'No Prison Right To Challenge': Union government Warns X Over Content Removal Orders


The Union government has firmly said earlier than the karnataka High court that the social media platform X (formerly Twitter) has no legal right to challenge content material elimination orders issued by the indian government.


The government additionally warned that non-compliance with these directives could result in X losing its "secure harbor" immunity underneath indian regulation, making it legally responsible for user-generated content.


Authorities' Argument: No Right to Oppose Takedown Orders

In a strongly worded affidavit, the Centre emphasized that beneath the Information technology (IT) Act, intermediaries like X no longer have the right to question or resist content removal orders in court. It is confusing that any competition to such directives might result in the revocation of X's legal safety.

"The intermediary, as in keeping with the scheme of the facts era (IT) Act, has no right or locus, in any respect, to take in the case of its users in opposition to any orders surpassed by using the able authority underneath section seventy-nine of the Act, or else it loses its safe harbor safety," the affidavit stated.

The government, in addition, criticized X for allegedly adopting "double requirements," arguing that while the platform demands situations takedown orders in india, it voluntarily eliminates content under its inner guidelines a other times.


X's felony mission and the government's reaction

X had filed a petition wondering about the authorities' use of section 79(3)(b) of the IT Act, arguing that this provision enables an unlawful parallel content material-blockading mechanism, contrary to the ideal courtroom's ruling inside the 2015 Shreya Singhal case. The organization contended that content ought to best be legally removed through a courtroom order or beneath the established process of segment 69A of the IT Act.

However, in its reaction submitted on Thursday, the Centre, represented through Solicitor General Tushar Mehta, countered that X, being a foreign organization, no longer possesses essential rights below the indian constitution, inclusive of the right to free speech.

"The only statutory property it has is conferred underneath segment 79 of the IT Act (secure harbor), which does no longer empower it to solicit website hosting or guard the elimination of the information & statistics of 1/3 events hosted on its platform," the affidavit stated.


Compliance with Takedown Orders is obligatory.

The authorities reiterated that intermediaries in india should observe takedown notices within 36 hours of receiving "actual expertise" through a court order or notification from a certified government corporation to retain their "secure harbor" protections.


"If the middleman seeks to say any secure harbor safety in the destiny, it needs to act unexpectedly to put off or disable access to the prohibited content inside 36 hours of receiving the court docket order or notification," it warned.


"Secure Harbour" isn't Absolute, Says Government

The Centre confused that "secure harbor" is a conditional privilege, not an absolute right. The affidavit mentioned that global intermediaries are blanketed from liability most effectively in the event that they act as neutral structures and do no longer actively adjust content material.


It accused X of hypocrisy, pointing out that while the corporation regularly removes content flagged by way of customers or sufferers primarily based on its inner guidelines, it resists similar requests from the indian government.

"The petitioner has installed a mechanism for removal or disabling of access to this sort of records on a voluntary basis when said by means of the consumer or a victim, as is evident from its Transparency reports (on consumer grievances and proactive tracking)," the reaction stated. "But the objection of the petitioner to remove or disable access to the sort of information flagged or notified via the right authorities, corporations/nodal officers, isn't comprehensible and tantamount to double requirements."


Want for content material law beyond phase 69A

The authorities emphasized that content law extends past countrywide security issues covered beneath Section 69A of the IT Act. Other dangerous content material categories requiring regulation include toddler sexual exploitation material (CSEM), cyberbullying, phishing, impersonation, non-consensual intimate photos, fake news, self-harm content, and illicit trade activities.
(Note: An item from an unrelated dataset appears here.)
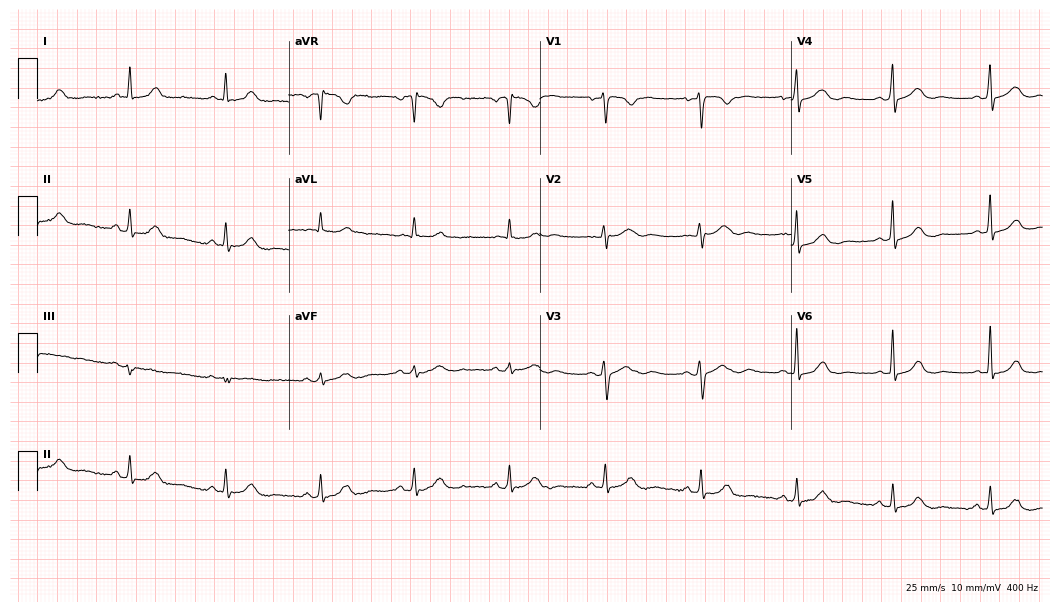
Resting 12-lead electrocardiogram (10.2-second recording at 400 Hz). Patient: a 50-year-old woman. Read as a normal ECG.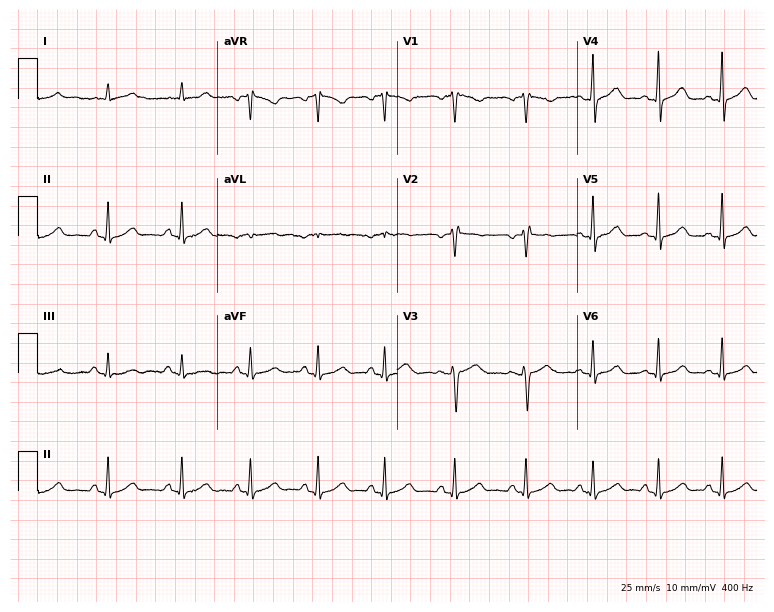
ECG (7.3-second recording at 400 Hz) — a 45-year-old female patient. Screened for six findings — first-degree AV block, right bundle branch block, left bundle branch block, sinus bradycardia, atrial fibrillation, sinus tachycardia — none is recorded.

It clarified that government companies are liable for figuring out such content material and making sure its elimination. "If such statistics are identified by way of the legal enterprise of the precise government or added to be aware via a user or sufferer, then such an organization can be accountable for verifying the unlawfulness of such facts and notifying the concerned intermediary for elimination or disabling access," the response said.


X's competition to the "Sahyog" portal was rejected.

X has additionally opposed the use of "Sahyog," an I4C portal meant to manipulate section seventy-nine (3)(b) orders, labeling it a "censorship portal." The organization argued that no felony provision mandates its use or requires appointing a nodal officer for it.

In reaction, the authorities condemned X's terminology. "By elevating a groundless difficulty of censorship, the petitioner is trying to conflate its position with that of a person who posts content material on its platform, which it isn't. It's far submitted that the use of the said terminology via an international portal like 'X' is unlucky and condemnable," the affidavit said.